Cloudera Security Overview

Any system managing data today must meet security requirements imposed by government and industry regulations, and by the public whose information is held in such systems. As a system designed to support ever-increasing amounts and types of data, Cloudera's Hadoop core and ecosystem components must meet ever-evolving security requirements and be capable of thwarting a variety of attacks against that data.

This overview includes brief discussion of security requirements and an approach to securing the enterprise data hub in phases, followed by an introduction to Hadoop security architecture. Following these are more detailed overview of the following:

Security Requirements

Security encompasses broad business and operational goals that can be met by various technologies and processes:

  • Perimeter Access to the cluster, its data and services is provided to specific users, services, and processes. In information security, Authentication can help ensure that only validated users and processes are allowed entry to the cluster, node, or other protected target.
  • Data Protection means that whether data is at rest (on the storage system), or in transit (moving from client to server or peer to peer, over the network), it cannot be read or altered, even if it is intercepted. In information security, Encryption helps meet this requirement.
  • Access includes defining privileges for users, applications, and processes, and enforcing what they can do within the system and its data.

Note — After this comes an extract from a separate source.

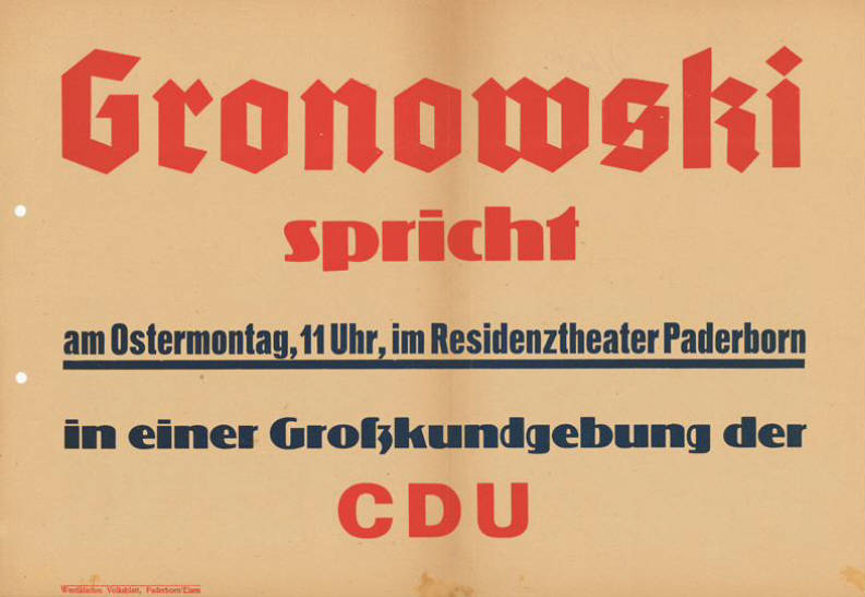 Gronowski spricht ... in einer Großkundgebung der CDUPlakatart:AnkündigungsplakatDrucker_Druckart_Druckort:Westfälisches Volksblatt, Paderborn/ElsenObjekt-Signatur:10-009 : 66Bestand:Landtagswahlplakate Nordrhein-Westfalen (10-009)GliederungBestand10-18:Landtagswahlplakate Nordrhein-Westfalen (10-009) » Landtagswahl am 20.4.1947 » CDU » AnkündigungsplakateLizenz:KAS/ACDP 10-009 : 66 CC-BY-SA 3.0 DE

In information security, Authorization mechanisms are designed to meet this requirement.
  • Visibility or transparency means that data can be fully monitored, including where, when, and how data is used or modified. In information security, Auditing mechanisms can meet of these and other requirements related to data governance.

The Hadoop ecosystem covers a wide range of applications, datastores, and computing frameworks, and each of these security components manifest these operational capabilities differently.

Securing a Hadoop Cluster in Phases

Given the complexity of security and the wide-range of possible cluster configurations, Cloudera recommends configuring the security capabilities only after successfully setting up a cluster without any security. Taking a phased approach to securing the cluster helps ensure that the cluster can meet the given target level.
  • Phase 0: A non-secure cluster. Set up a fully functioning cluster without any security. Never use such a system in a production environment: it is vulnerable to any and all attacks and exploits.
  • Phase 1: A minimally secure cluster includes authentication, authorization, and auditing. First, configure authentication so that users and services cannot access the cluster until they prove their identities. Next, configure simple authorization mechanisms that let you assign privileges to users and user groups. Set up auditing procedures to keep track of who accesses the cluster (and how).
  • Phase 2: For more robust security, encrypt sensitive data at a minimum. Use key-management systems to handle encryption keys. Set up auditing on data in metastores, and regularly review and update the system metadata. Ideally, set up your cluster so that you can trace the lineage of any data object and meet any goals that may fall under the rubric of data governance.
  • Phase 3: Most secure. The secure enterprise data hub (EDH) is one in which all data, both data-at-rest and data-in-transit, is encrypted and the key management system is fault-tolerant. Auditing mechanisms comply with industry, government, and regulatory standards (PCI, HIPAA, NIST, for example), and extend from the EDH to the other systems that integrate with it. Cluster administrators are well-trained, and security procedures have been certified by an expert.

    Implementing all three phases or levels of security ensures that your Cloudera EDH cluster can pass technical review and comply with the strictest of regulations.

Hadoop Security Architecture

What follows is a detailed depiction of the Hadoop ecosystem in particular as it shows the interactions between different Cloudera Enterprise, security, and user management components. It also shows how a production environment with a couple of datacenters and assorted users and data feeds, both internal and external, will need to deal with receiving and authenticating so many insecure connections.
  • As illustrated, external data streams can be authenticated by mechanisms in place for Flume and Kafka. Any data from legacy databases is ingested using Sqoop. Users such as data scientists and analysts can interact directly with the cluster using interfaces such as Hue or Cloudera Manager. Alternatively, they could be using a service like Impala for creating and submitting jobs for data analysis. All of these interactions can be protected by an Active Directory Kerberos deployment.
  • Encryption can be applied to data at-rest using transparent HDFS encryption with an enterprise-grade Key Trustee Server. Cloudera also recommends using Navigator Encrypt to protect data on a cluster associated with the Cloudera Manager, Cloudera Navigator, Hive and HBase metastores, and any log files or spills.
  • Authorization policies can be enforced using Sentry (for services such as Hive, Impala and Search) as well as HDFS Access Control Lists.
  • Auditing capabilities can be provided by using Cloudera Navigator.